7.    DEVELOPMENT COSTS. Within fifteen (15) business days of the Effective Date
of Termination, CNSI shall pay BII One Million Four Hundred and Seventy-Eight
Thousand Dollars ($1,478,000.00), which represents all outstanding amounts owed
BII pursuant to Section 4.2 of the LICENSE AGREEMENT. Such payment will be made
to BII's account at the Citibank, Frankfurt am Main, Account No. 120 3497 004,
Swift Code: CITIDEFF.

8.    BULK DRUG SUPPLY. For a period of two (2) years after the execution of
this Agreement (the "Purchase Period"), CNSI shall have the right to purchase
some or all of the existing quantity of Licensed Compound from BII at a price of
9,500 DM/kg. of Licensed Compound. As of the Effective Date of Termination, the
amount of Licensed Compound in stock is 56.831 kg., and CNSI may purchase up to
a total of 54 kg. hereunder. CNSI shall purchase such Licensed Compounds in
amounts of 2kg. or greater. At the conclusion of the Purchase Period, BII may
destroy any quantities of Licensed Compound in stock; provided, that BII shall
provide CNSI with at least thirty (30) days advance written notice thereof, and
provided, further, that CNSI shall have the right to request that instead such
remaining quantity of Licensed Compound be purchased by CNSI on the above terms.

9.    RIGHT TO DESIGNATE DIRECTOR.

      9.1   The termination of the LICENSE AGREEMENT pursuant to the terms and
            conditions set forth herein shall cause the termination of Section
            6.0 of the STOCK PURCHASE AGREEMENT, including, without limitation,
            BII's right to designate a nominee for election to CNSI's Board of
            Directors.

      9.2   The provisions of Section 9.1 notwithstanding, BII and CNSI agree
            that Burkhard Blank, M.D., heretofore a designee of BII pursuant to
            Section 6.1 of the STOCK PURCHASE AGREEMENT, shall serve on CNSI's
            Board of Directors through March 31, 1999, and thereafter upon the
            mutual agreement of the parties.

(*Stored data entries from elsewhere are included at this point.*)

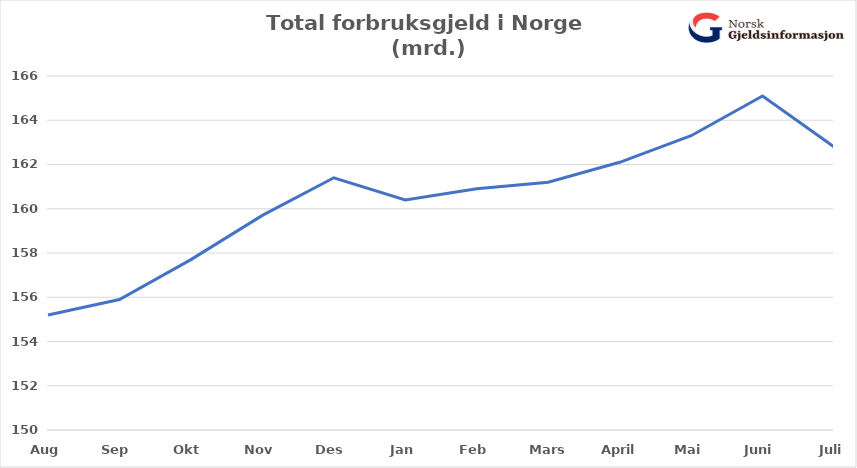
| Category | Total usikret gjeld (mrd) |
|---|---|
| Aug | 155.2 |
| Sep | 155.9 |
| Okt | 157.7 |
| Nov | 159.7 |
| Des | 161.4 |
| Jan | 160.4 |
| Feb | 160.9 |
| Mars | 161.2 |
| April | 162.1 |
| Mai | 163.3 |
| Juni | 165.1 |
| Juli | 162.8 |
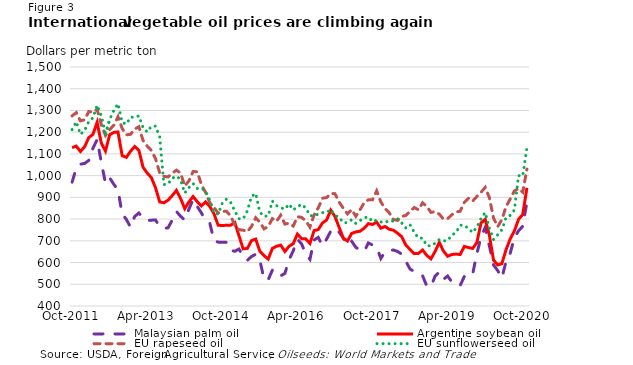
| Category | Malaysian | Argentine | EU |
|---|---|---|---|
| 2011-10-01 | 970 | 1129 | 1212 |
| 2011-11-01 | 1034 | 1136 | 1248 |
| 2011-12-01 | 1053 | 1111 | 1190 |
| 2012-01-01 | 1056 | 1133 | 1208 |
| 2012-02-01 | 1070 | 1175 | 1249 |
| 2012-03-01 | 1126 | 1190 | 1266 |
| 2012-04-01 | 1166 | 1245 | 1324 |
| 2012-05-01 | 1062 | 1150 | 1275 |
| 2012-06-01 | 965 | 1113 | 1192 |
| 2012-07-01 | 990 | 1188 | 1258 |
| 2012-08-01 | 960 | 1199 | 1300 |
| 2012-09-01 | 935 | 1201 | 1331 |
| 2012-10-01 | 823 | 1092 | 1245 |
| 2012-11-01 | 799 | 1084 | 1237 |
| 2012-12-01 | 763 | 1112 | 1269 |
| 2013-01-01 | 812 | 1134 | 1269 |
| 2013-02-01 | 828 | 1117 | 1275 |
| 2013-03-01 | 804 | 1039 | 1221 |
| 2013-04-01 | 793 | 1012 | 1201 |
| 2013-05-01 | 795 | 991 | 1227 |
| 2013-06-01 | 796 | 944 | 1228 |
| 2013-07-01 | 765 | 879 | 1178 |
| 2013-08-01 | 757 | 875 | 959 |
| 2013-09-01 | 760 | 887 | 962 |
| 2013-10-01 | 795 | 908 | 988 |
| 2013-11-01 | 835 | 932 | 998 |
| 2013-12-01 | 813 | 895 | 982 |
| 2014-01-01 | 796 | 848 | 920 |
| 2014-02-01 | 846 | 879 | 945 |
| 2014-03-01 | 890 | 904 | 964 |
| 2014-04-01 | 858 | 880 | 941 |
| 2014-05-01 | 828 | 861 | 943 |
| 2014-06-01 | 793 | 879 | 928 |
| 2014-07-01 | 782 | 858 | 887 |
| 2014-08-01 | 701 | 825 | 828 |
| 2014-09-01 | 694 | 772 | 823 |
| 2014-10-01 | 693 | 770 | 874 |
| 2014-11-01 | 693 | 772 | 892 |
| 2014-12-01 | 656 | 772 | 877 |
| 2015-01-01 | 652 | 784 | 837 |
| 2015-02-01 | 662 | 723 | 802 |
| 2015-03-01 | 629 | 663 | 801 |
| 2015-04-01 | 610 | 665 | 838 |
| 2015-05-01 | 628 | 701 | 904 |
| 2015-06-01 | 638 | 708 | 918 |
| 2015-07-01 | 610 | 652 | 832 |
| 2015-08-01 | 524 | 632 | 812 |
| 2015-09-01 | 521 | 616 | 815 |
| 2015-10-01 | 565 | 665 | 883 |
| 2015-11-01 | 541 | 675 | 862 |
| 2015-12-01 | 539 | 680 | 852 |
| 2016-01-01 | 550 | 651 | 846 |
| 2016-02-01 | 613 | 675 | 869 |
| 2016-03-01 | 654 | 687 | 842 |
| 2016-04-01 | 707 | 731 | 857 |
| 2016-05-01 | 686 | 710 | 868 |
| 2016-06-01 | 640 | 709 | 851 |
| 2016-07-01 | 615 | 688 | 816 |
| 2016-08-01 | 704 | 747 | 815 |
| 2016-09-01 | 716 | 752 | 823 |
| 2016-10-01 | 677 | 782 | 830 |
| 2016-11-01 | 708 | 796 | 830 |
| 2016-12-01 | 745 | 841 | 844 |
| 2017-01-01 | 759 | 812 | 817 |
| 2017-02-01 | 740 | 762 | 808 |
| 2017-03-01 | 713 | 712 | 783 |
| 2017-04-01 | 681 | 699 | 784 |
| 2017-05-01 | 698 | 734 | 797 |
| 2017-06-01 | 670 | 741 | 780 |
| 2017-07-01 | 658 | 744 | 793 |
| 2017-08-01 | 651 | 758 | 806 |
| 2017-09-01 | 690 | 779 | 810 |
| 2017-10-01 | 681 | 775 | 788 |
| 2017-11-01 | 670 | 786 | 795 |
| 2017-12-01 | 619 | 758 | 787 |
| 2018-01-01 | 650 | 766 | 784 |
| 2018-02-01 | 654 | 753 | 794 |
| 2018-03-01 | 658 | 749 | 790 |
| 2018-04-01 | 651 | 735 | 802 |
| 2018-05-01 | 639 | 719 | 782 |
| 2018-06-01 | 605 | 680 | 759 |
| 2018-07-01 | 570 | 660 | 774 |
| 2018-08-01 | 559 | 641 | 739 |
| 2018-09-01 | 552 | 642 | 713 |
| 2018-10-01 | 539 | 658 | 712 |
| 2018-11-01 | 492 | 633 | 678 |
| 2018-12-01 | 489 | 617 | 676 |
| 2019-01-01 | 538 | 651 | 689 |
| 2019-02-01 | 556 | 693 | 706 |
| 2019-03-01 | 523 | 653 | 700 |
| 2019-04-01 | 538 | 629 | 701 |
| 2019-05-01 | 511 | 637 | 726 |
| 2019-06-01 | 502 | 639 | 738 |
| 2019-07-01 | 494 | 637 | 772 |
| 2019-08-01 | 536 | 674 | 772 |
| 2019-09-01 | 532 | 669 | 756 |
| 2019-10-01 | 547 | 665 | 738 |
| 2019-11-01 | 641 | 692 | 763 |
| 2019-12-01 | 718 | 782 | 802 |
| 2020-01-01 | 761 | 799 | 830 |
| 2020-02-01 | 677 | 726 | 759 |
| 2020-03-01 | 589 | 611 | 706 |
| 2020-04-01 | 563 | 589 | 728 |
| 2020-05-01 | 529 | 595 | 751 |
| 2020-06-01 | 605 | 659 | 807 |
| 2020-07-01 | 643 | 709 | 817 |
| 2020-08-01 | 715 | 746 | 842 |
| 2020-09-01 | 746 | 799 | 1000 |
| 2020-10-01 | 767 | 821 | 999 |
| 2020-11-01 | 878 | 944 | 1129 |

10.   ASSIGNMENT OF REGULATORY APPROVALS, PRE-CLINICAL AND CLINICAL DATA AND
      MANUFACTURING DATA.

      10.1  Within sixty (60) days of the Effective Date of Termination, BII
            shall provide to CNSI a copy of all correspondence to regulatory
            agencies relating to the termination of their clinical
            investigations of the Licensed Compound. BII shall



                                       8
<PAGE>   9
            also provide to CNSI copies of technical documentation related to
            the manufacture, quality, purity and testing of the Licensed
            Compound and the corresponding Licensed Products. The foregoing
            notwithstanding, BII shall have no obligation to generate additional
            formal or informal reports for CNSI, except as provided in Article
            11.

      10.2  BII shall retain the raw data and biological samples generated by
            BII during the Program in industry standard archives for a period of
            three (3) years after the Effective Date of Termination. If
            requested by CNSI, BII shall provide such data and samples to CNSI
            so as not to jeopardize any regulatory filings, and to assist CNSI
            in completing, maintaining or supplementing, to the extent necessary
            or desirable, any regulatory filings.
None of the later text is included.